Mir kommt das mit dem Durchmesser auch etwas spanisch vor, ich versuche mal eine Schieblehre zu organisieren 

Ich hoffe ich konnte mich halbwegs verständlich ausdrücken


----------



## Votec Tox (19. April 2014)

greenhorn-biker schrieb:


> ....also dieses Teil was bei KS rot ist)? Könnte mit 100mm Verstellbereich einer Variostütze etwas knapp werden ? ...


Leider habe ich keine KS zur Hand, habe es aber bei der Gravity Dropper nachgemessen, dort sind es 4,5 cm für die Verstellmimik, die verloren gehen. Vergleiche auch die Höhe der Sattelklemmung, bei der GD baut diese z.B. eher hoch, denn letztendlich soll ja die Sattelhöhe identisch sein.
Ich hatte genau dieses Problem bei meinem früheren Bionicon Supershuttle:
Komischer Durchmesser des Sitzrohres und trotz Rahmengröße S nur wenig Überstand.
Dort saß die Gravity Dropper max. im Sitzrohr drin, hatte 100mm Verstellweg und es sind genau 162mm von Unterkante Verstellmimik bis Mitte Rundalu des Sattelgestänges (also die beiden längslaufenden dünnen Alustengelchen, die zum Sattel gehören und an denen die Klemmung der Stütze angreift.

Mit dieser GD müßte es bei Dir funktionieren, da Du ja nicht bis unter den Sattel gemessen hast, sondern lediglich die Stütze.
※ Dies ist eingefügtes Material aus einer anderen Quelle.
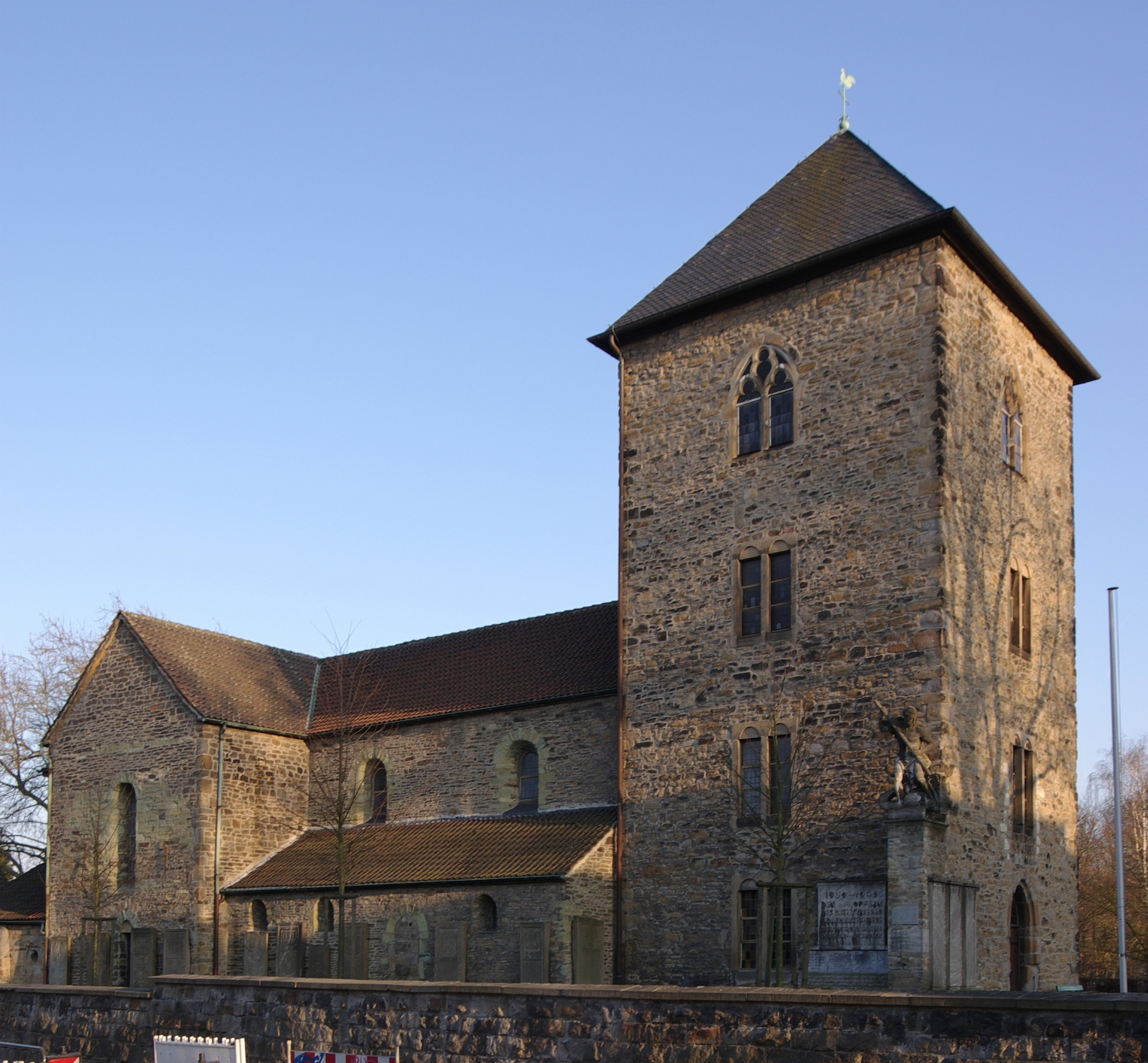 Denkmalgeschützte Kirche St. Georg in Dortmund-Aplerbeck.
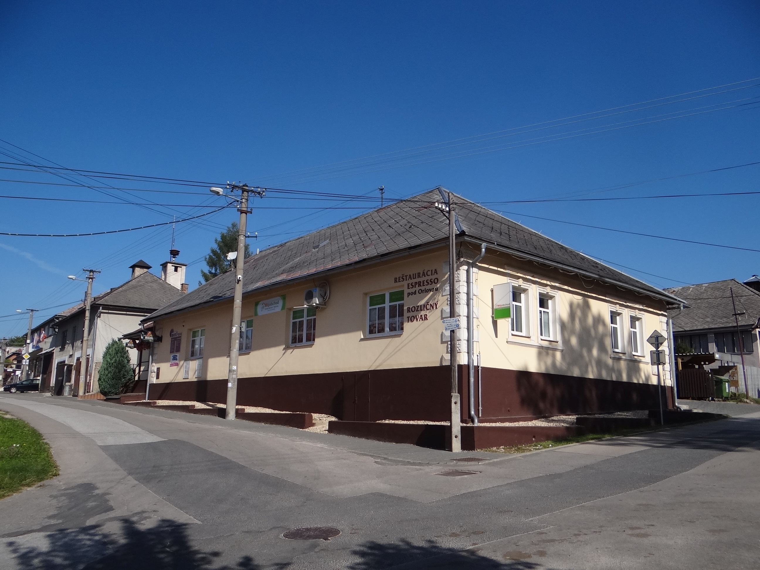 Pohorelá
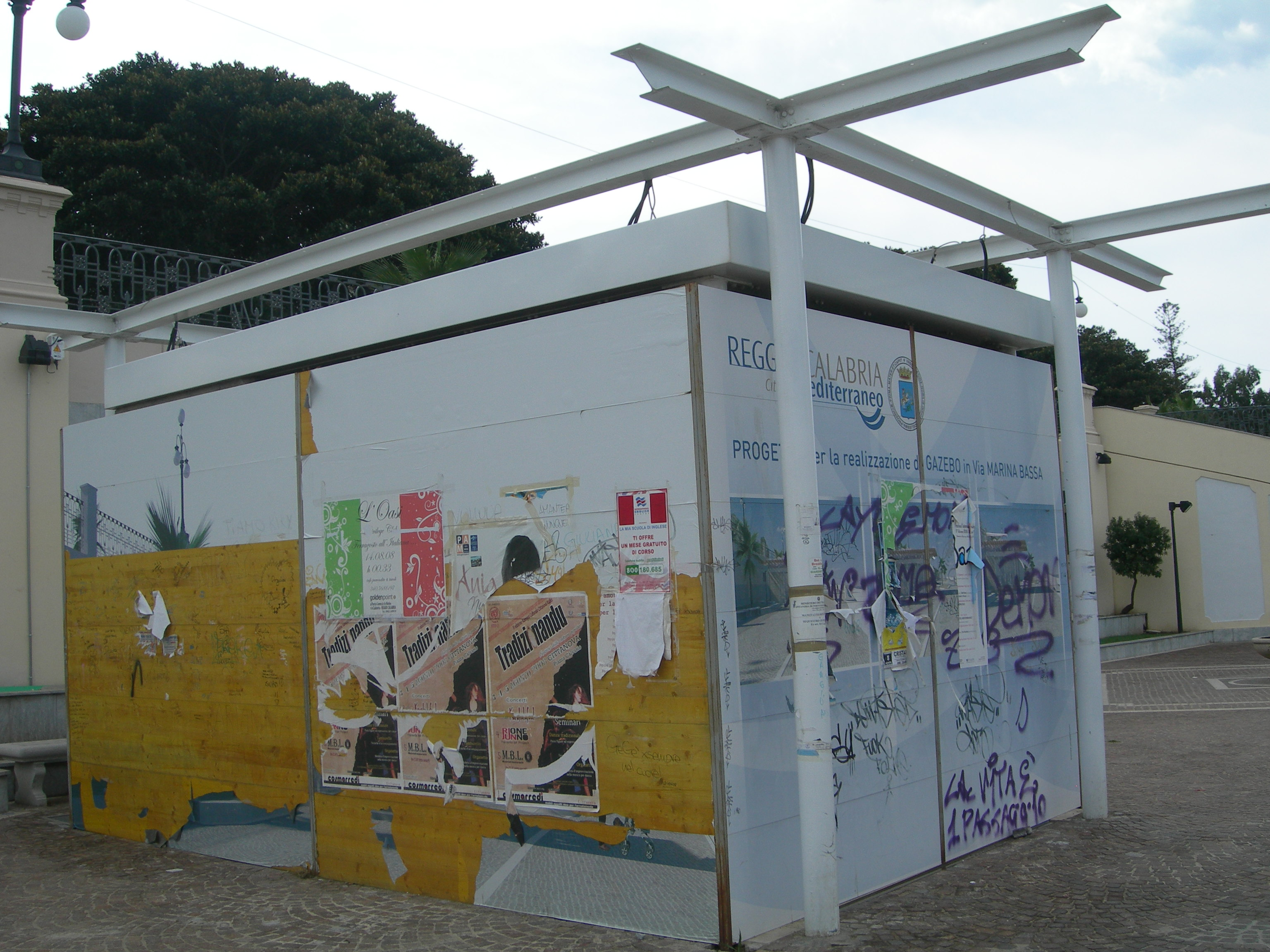 Realizzazione di un Gazebo in via Marina Bassa - Reggio Calabria
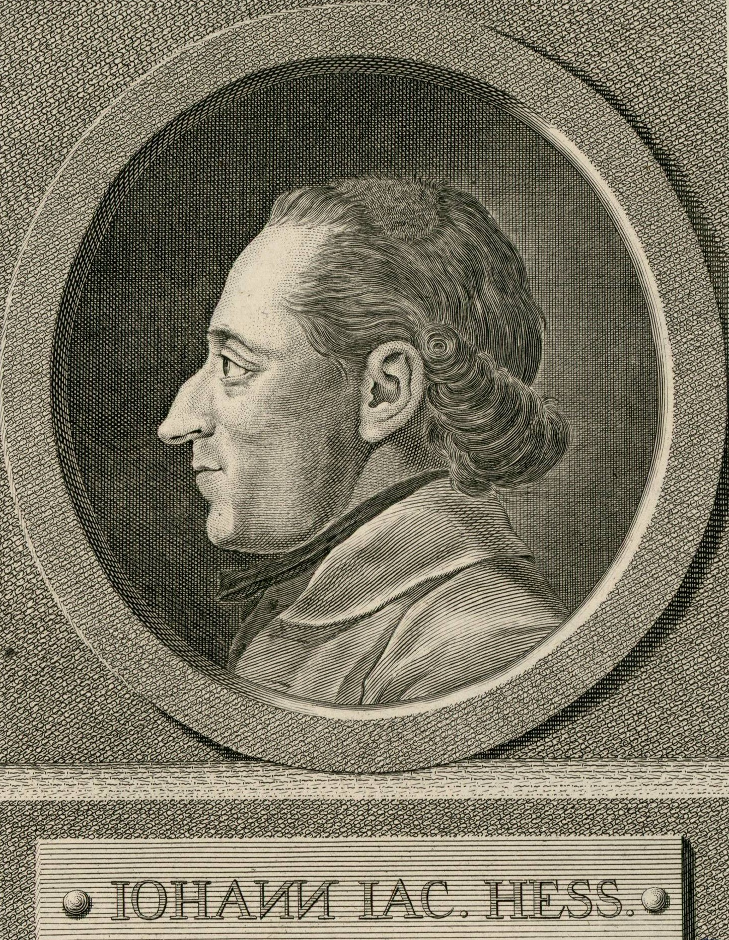 Portrait von Johann Jakob Hess; Stich aus Lavaters Physiognomischen Fragmenten.
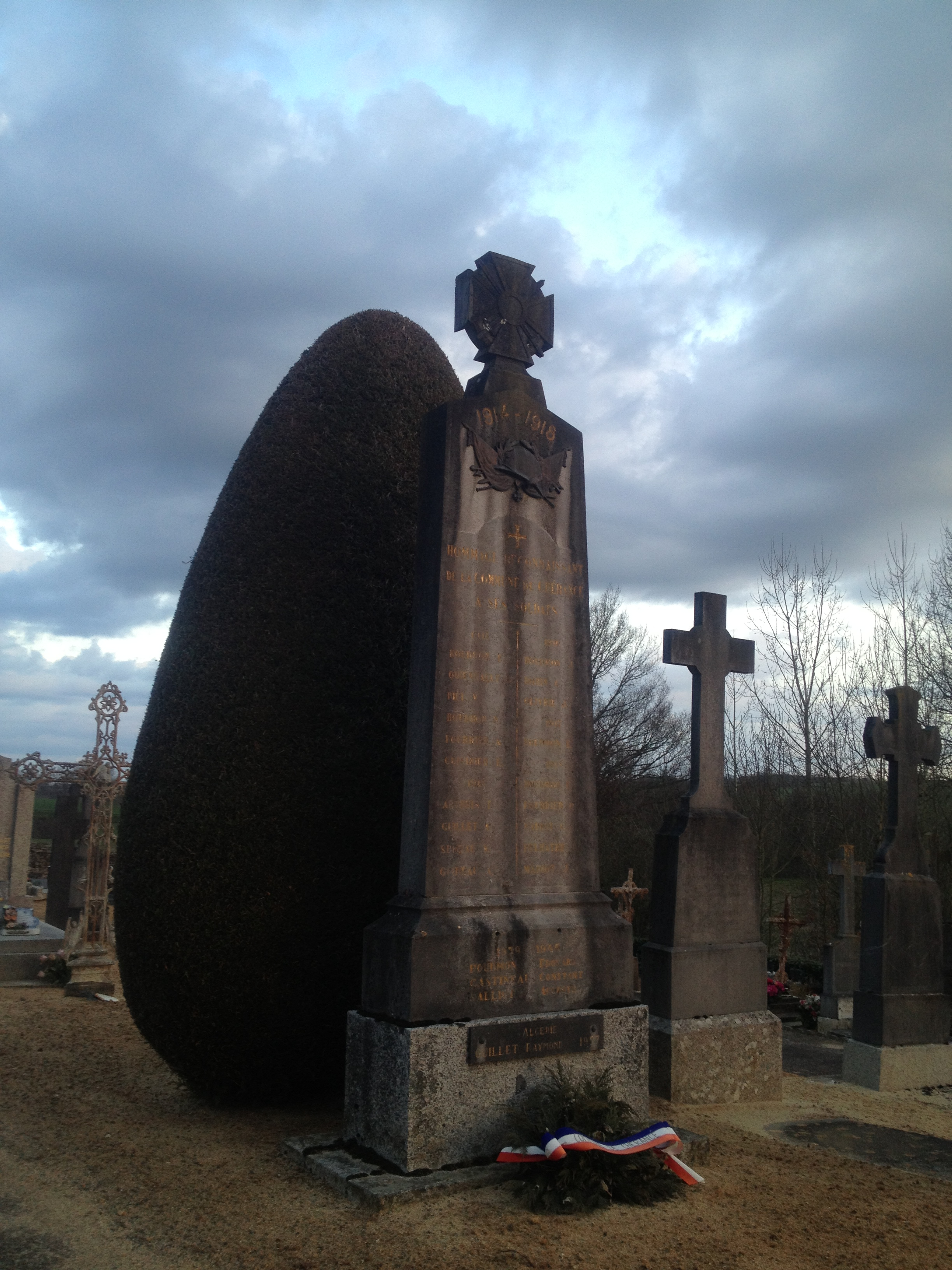 Mayenne, France

Alternativ könntest Du eine Stütze mit einer stufenlosen Verstellung kaufen, dann paßt es immer. Aber ich weiß garnicht, ob es solche für 27,2 gibt.


----------



## laterra (21. April 2014)

Ah, jetzt hab ichs gerafft ^^ Ich hab bei meiner KS Dropzone auch mal nachgemessen: bei 125mm Verstellbereich hab ich da wo du 16cm zur Verfügung hast 18,3 gemessen. Das heißt die würde schon mal nicht gehen, aber die 100mm Variante könnte gerade so passen. Die rote Schelle an der KS Stütze ist knapp 3,5 cm hoch.


----------



## greenhorn-biker (21. April 2014)

Ich hab mich mal schlau gemacht und das Hauptproblem ist der sattelrohrstütze mit 29,8mm Durchmesser  es müsste eine stütze mit 27,2mm sein die dann mit Hülse auf die 29,8 kommt! Problem ist dass die recht selten sind und es erst bei 200 € los geht  sind mir dann für mein 450 € bike zuviel vor allem weil ich sie auch nicht in einem neuen bike verwenden könnte  Möglichkeiten wären KS supernatural oder lvs, oder eine x-fusion hilo (nirgends zu bekommen! )
Die anderen Maße wären kein Problem gewesen 

Aber danke für eure Tipps, wieder mal ein Grund mehr sich gleich ein neues bike zu kaufen


----------



## MTB-News.de




----------



## greenhorn-biker (21. April 2014)

Ich meinte natürlich KS lev


----------



## WarriorPrincess (22. April 2014)

Da du die Supernatural und LEV als Alternativen zur Dropzone erwähnst, wollt ich nur vorsichtig drauf aufmerksam machen, dass die Dropzone nen Versatz nach hinten macht, die andern beiden aber nicht. Weiß nicht, ob du das schon weißt, vorsichtshalber nur der Hinweis


----------



## scylla (22. April 2014)

greenhorn-biker schrieb:


> Aber danke für eure Tipps, wieder mal ein Grund mehr sich gleich ein neues bike zu kaufen



Auch wenn du's eigentlich nicht hören willst: wäre für mich die einzig sinnvolle Lösung. 
Wenn du durch den zu großen Rahmen sowieso schon zu wenig Verstellbereich an der Sattelstütze hast, warum dann Geld darin investieren, den zu kleinen Verstellbereich nochmal zu verkleinern? 100mm Absenkweg reichen mir nur auf Flowtrails. Für alles andere mag ich meinen Sattel weiter aus dem Weg schaffen können. 
Wie Votec Tox auch schon schrieb: für mich ist die zusätzliche Bauhöhe der Variostützen ein Grund, am Rad fürs Technische keine solche zu verbauen, und sogar an der "normalen" Stütze darauf zu achten, dass der Kopf möglichst flach baut (und dabei hab ich schon eine passende Rahmengröße). 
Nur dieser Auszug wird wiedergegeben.